It is thought that counts 1, 2, 3, and 5 are fairly illustrative, which counts are as follows:

"1. In heating by a combustion flame and an electric arc superposed on and extending longitudinally of the flame, the process which consists in establishing the stream of the flame and the arc from independent sources, and in directing the arc to and along the flame stream by a gaseous blast which is passed over the arcing portion of the electrode.

"2. In apparatus for combined combustive and electric heating, a nozzle electrode comprising a nozzle having a bore there-through for projecting fuel and oxidizing matter into a stream of flame, and an electrode coaxial with said bore and having an arcing portion projecting beyond said nozzle.

"3. In the process of heating by a combustion flame and a superposed arc originating at a source spaced from the source of a stream of flame, the step which comprises directing the arc to and along the flame stream by a blast passing over the arc source at such velocity that the arc cannot strike back to the blast-producing nozzle."

"5. The process of heating mobile substances at high temperatures which comprises establishing a stream of flame and an arc from independent sources, directing said arc upon and along said stream of flame by a gaseous blast, and blowing into said flame stream the mobile substances to be heated.

While the question is not entirely free from doubt as to some of the counts in issue, we are of the opinion that no reversible error can be found in the action of the Board of Appeals in finding that the counts of the interference read upon the disclosure of Greene's 1918 patent.
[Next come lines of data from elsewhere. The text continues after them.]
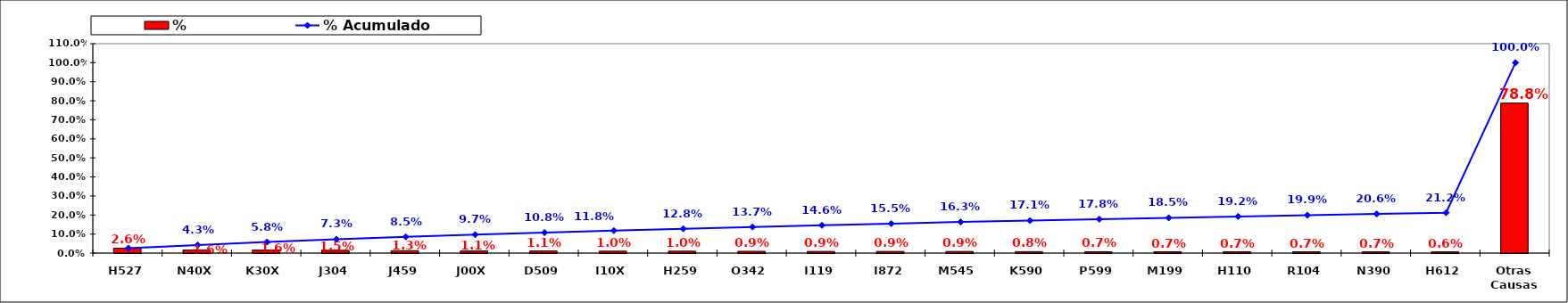
| Category | % |
|---|---|
| H527 | 0.026 |
| N40X | 0.016 |
| K30X | 0.016 |
| J304 | 0.015 |
| J459 | 0.013 |
| J00X | 0.011 |
| D509 | 0.011 |
| I10X | 0.01 |
| H259 | 0.01 |
| O342 | 0.009 |
| I119 | 0.009 |
| I872 | 0.009 |
| M545 | 0.009 |
| K590 | 0.008 |
| P599 | 0.007 |
| M199 | 0.007 |
| H110 | 0.007 |
| R104 | 0.007 |
| N390 | 0.007 |
| H612 | 0.006 |
| Otras Causas | 0.788 |

The Greene device is shown and described in several different forms. As illustrated by Figure 1 of his drawing, his device consists of an electric arc furnace in which air and combustible material, or combustible material alone, is forced into the furnace where the metal is melted, in connection with an electric arc; the combined heat of the arc and burning material furnishing the necessary heat for the melting of the metal in the furnace.

In the specification, as well as in the drawings, notably in Figure 1 of the latter, a tuyere is shown in the lower part of the shaft of the furnace through which, as is stated repeatedly in the specification, "a blast of air is forced," and again, "powdered coal or other carbonaceous material is blown in with the air making a combustion flame which enters the shaft around the arc." Repeatedly Greene alludes in his specification to "a blast" entering the furnace around the electrode. From the end of this electrode or electrodes, as the case may be, the arc or arcs passes or pass to other electrodes in the bottom of the furnace, and with and along the stream of entering combustible material.

It is impossible to read Greene's 1918 application without coming to the conclusion that he had in mind and described exactly the same operation and process which is described by Southgate, and is included in the various counts of the interference.

It is contended by the appellant that Greene did not contemplate and did not describe the subject-matter of counts 3, 4, 7, and 8, wherein the counts recite that the stream of combustible material was driven into the furnace around the electrode at velocity "such that the arc cannot strike back to the nozzle." The Board of Appeals called attention, properly, we think, to the fact that a high velocity of the entering gases around the electrode would not be necessary, and that a "blast" sufficient to carry pulverized coal or other combustible material would inherently have the effect of carrying the arc forward with the stream. This is not seriously controverted by the appellant. In fact, in his article in the Chemical and Metallurgical Journal of July 7, 1924, Southgate alludes to the velocity of gases necessary in such cases as a "mild blast action." We are not disposed to differ with the Board of Appeals in its conclusion in that respect; there being nothing apparent from the record to indicate that its conclusion was erroneous. The Examiner of Interferences called attention to the fact that, because of the construction of Greene's furnace, the walls of the tuyere being nonconducting, the arc would not strike back in any event. This fact is a further inducement toward the correctness of the conclusion of the Board of Appeals.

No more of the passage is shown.